Para evitar mal-entendidos, quando digo que os indivíduos têm interesse em promover as suas próprias concepções de justiça, não pretendo dizer que as suas concepções de justiça são meras máscaras para os seus próprios interesses ou que as suas concepções de justiça são meros meios para alcançarem os seus próprios interesses. É um facto fundamental que os seres humanos estão intensamente preocupados com questões de justiça económica e civil e preocupados em ter uma compreensão mais aguda dessas questões[2]. O conflito na sociedade política é frequentemente gerado por divergências difusas, mas sinceramente fundamentadas, sobre tais questões. Os quatro tipos de interesses descritos acima não são interesses que os indivíduos lutem por realizar quando propõem concepções de justiça; a realização desses interesses é um produto lateral de um processo em que vêem assegurada uma oportunidade de propor a sua própria concepção de justiça num mundo onde há incerteza sobre a verdade de qualquer concepção particular.

Uma nota final mostra como se conciliam, neste contexto, os méritos intrínseco e instrumental da deliberação pública entre iguais. Precisamente, devido ao facto dos interesses conflitantes, que surgem ao propor concepções de justiça opostas, não representarem tudo o que está em jogo na tomada de decisões democráticas, porque existe espaço para uma avaliação instrumental das instituições democráticas, que é complementar ao valor intrínseco que nelas encontramos. Cada um tem interesse em ver a justiça ser feita na sua sociedade, e, assim, o processo de tomada de decisão e deliberação pública deve ser pelo menos em parte avaliado em termos de saber se o objectivo da justiça é alcançado. Por outro lado, dada a opacidade da justiça social e as consequentes divergências sobre o que é e se é realizada, bem como os quatro interesses conflituantes antes descritos, cada pessoa tem uma pretensão justa a uma parte igual de recursos para tomar decisões e contribuir nas deliberações públicas.

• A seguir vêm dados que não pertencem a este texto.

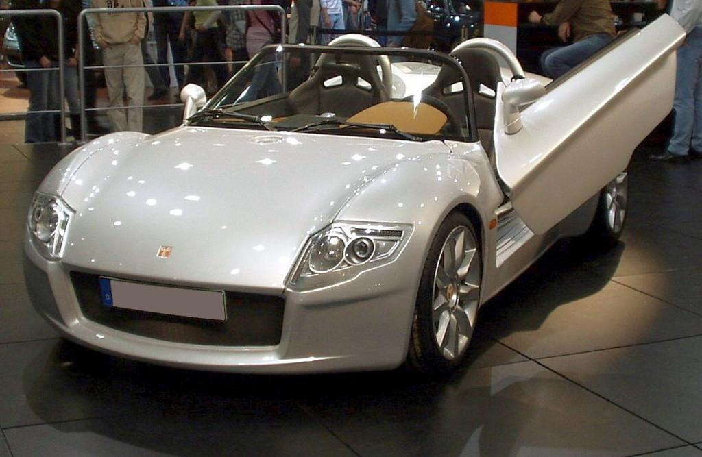 YES! Roadster
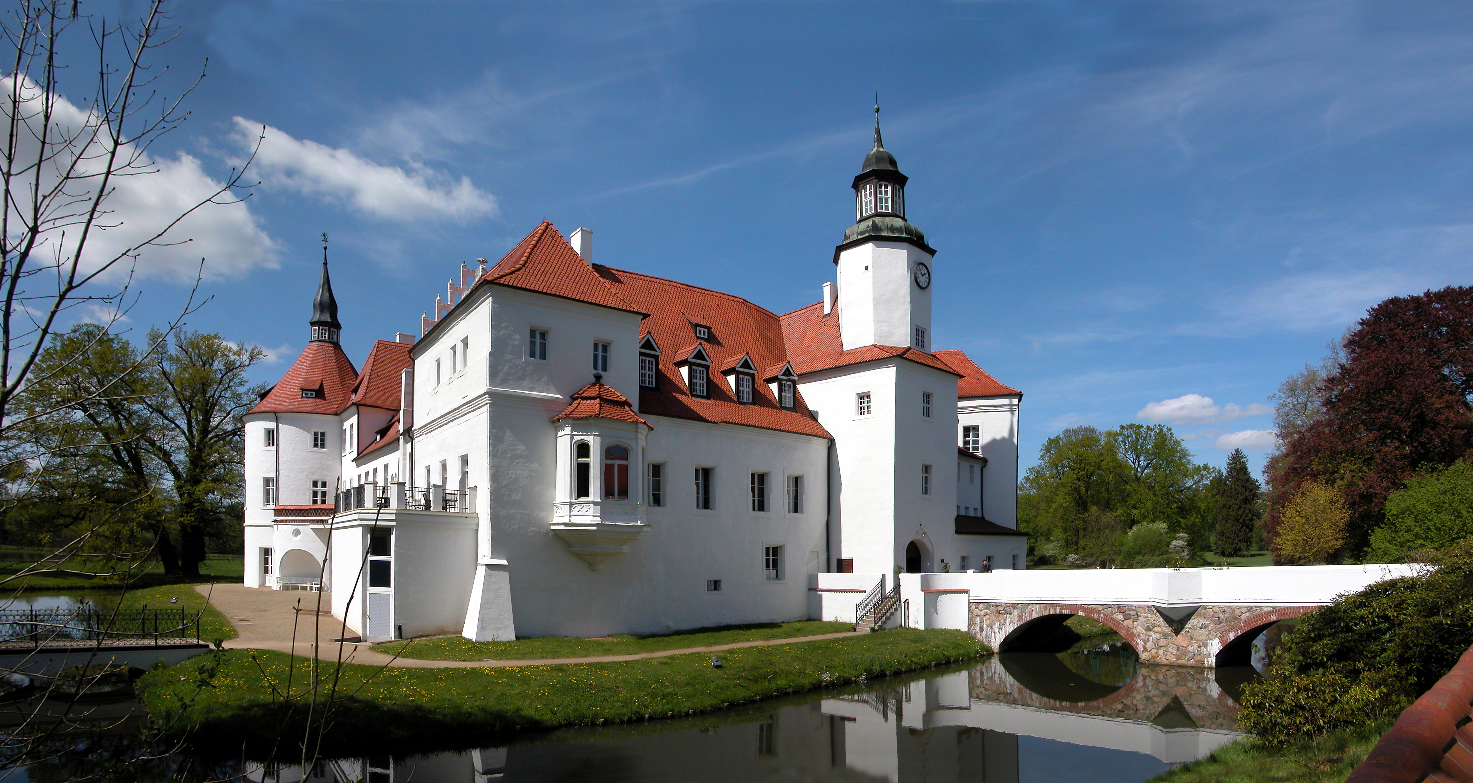 29.04.2015 15926 Fürstlich Drehna (zu Luckau): Wasserschloß. Ursprünglich eine slawische Burg. 1521 übernahmen die Herren von Minckwitz die Herrschaft Drehna. Sie ließen nach 1550 das Schloß neu erbauen. 1697 erwarb die Familie von Promnitz die Herrschaft. Hierfür steht die heute noch erhaltene barocke Westseite. Seit 1807, als der damalige Schlossherr Moritz Graf Lynar in den Fürstenstand erhoben wurde, heißen Ort und Schloß Fürstlich Drehna. 1877 ging die Herrschaft an die Bremer Reederfamilie Wätjen über. Nach dem II. WK wurde das Schloss enteignet und als Jugendwerkhof genutzt. Bedroht von den herannahenden Braunkohlebaggern, war es lange dem Verfall preis- gegeben. Von 2006 bis 2007 wurde es saniert und für eine Nutzung als Hotel umgebaut. [DSCN5064&5065&5066&5067&5068&5069.JPG]20150429300MDR.JPG(c)Blobelt

Com estas considerações em mente, podemos agora ver o que expressa uma descrição mista da importância da deliberação. Primeiro, a deliberação pública aumenta a probabilidade da tomada de decisão numa sociedade democrática conduzir a bons resultados. A deliberação pública entre iguais pode realizar essa tarefa melhor do que a simpliciter deliberação pública, uma vez que aumenta a informação sobre os interesses de todos os diferentes grupos de pessoas na sociedade, e produz uma grande variedade de perspectivas sobre a justiça e o bem comum, segundo as quais qualquer concepção particular sobre essas questões pode ser testada e comparada. Enquanto que a deliberação pública per se é apenas instrumentalmente valiosa, a igualdade no processo de deliberação pública é uma exigência de um processo justo de deliberação pública. A igualdade é um tipo de constrangimento adicional sobre o modo como o processo de deliberação pública deve ser organizado. Por fim, a partir destes argumentos podemos ver que a deliberação pública e a igualdade neste processo são apenas alguns dentre uma variedade de valores importantes que a tomada de decisão democrática pode incorporar.»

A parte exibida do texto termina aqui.